This page uses content from Wikipedia. The current wikipedia article is at Birthday Problem. The original RosettaCode article was extracted from the wikipedia article № 296054030 of 21:44, 12 June 2009 . The list of authors can be seen in the page history. As with Rosetta Code, the pre 5 June 2009 text of Wikipedia is available under the GNU FDL. (See links for details on variance)

Birthday problem is a draft programming task. It is not yet considered ready to be promoted as a complete task, for reasons that should be found in its talk page.

In probability theory, the birthday problem, or birthday paradox This is not a paradox in the sense of leading to a logical contradiction, but is called a paradox because the mathematical truth contradicts naïve intuition: most people estimate that the chance is much lower than 50%. pertains to the probability that in a set of randomly chosen people some pair of them will have the same birthday. In a group of at least 23 randomly chosen people, there is more than 50% probability that some pair of them will both have been born on the same day. For 57 or more people, the probability is more than 99%, and it reaches 100% when the number of people reaches 366 (by the pigeon hole principle, ignoring leap years). The mathematics behind this problem leads to a well-known cryptographic attack called the birthday attack.

Task

Using simulation, estimate the number of independent people required in a groups before we can expect a better than even chance that at least 2 independent people in a group share a common birthday. Furthermore: Simulate and thus estimate when we can expect a better than even chance that at least 3, 4 & 5 independent people of the group share a common birthday.
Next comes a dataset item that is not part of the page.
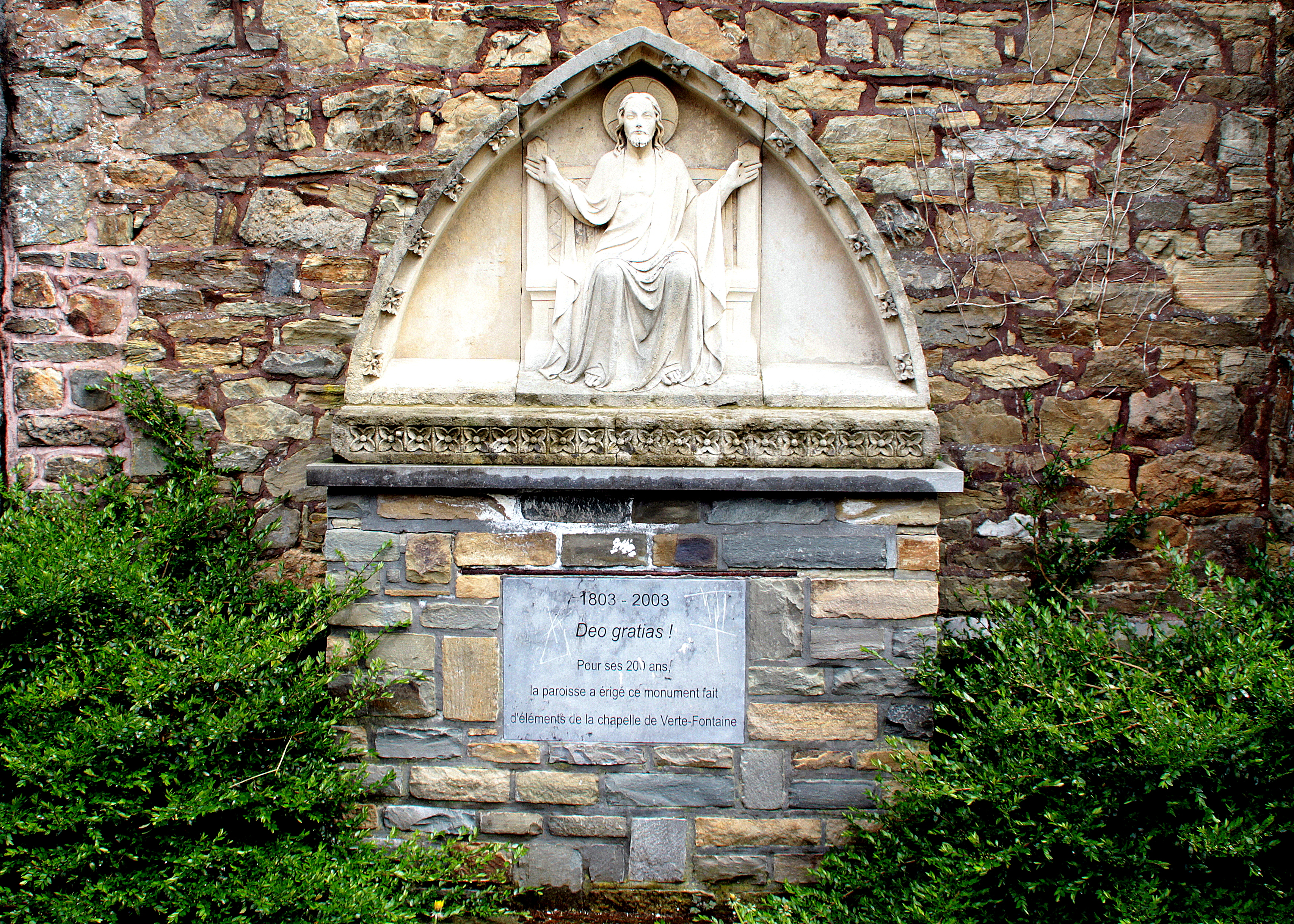 Reschter vun der aler Kapell lénks vun der Kierchepaart.

For simplicity assume that all of the people are alive...

Suggestions for improvement
  • Estimating the error in the estimate to help ensure the estimate is accurate to 4 decimal places.
  • Converging to the th solution using a root finding method, as opposed to using an extensive search.
  • Kudos (κῦδος) for finding the solution by proof (in a programming language) rather than by construction and simulation.
See also

ALGOL 68

Works with: ALGOL 68 version Revision 1
Works with: ALGOL 68G version Any - tested with release algol68g-2.6.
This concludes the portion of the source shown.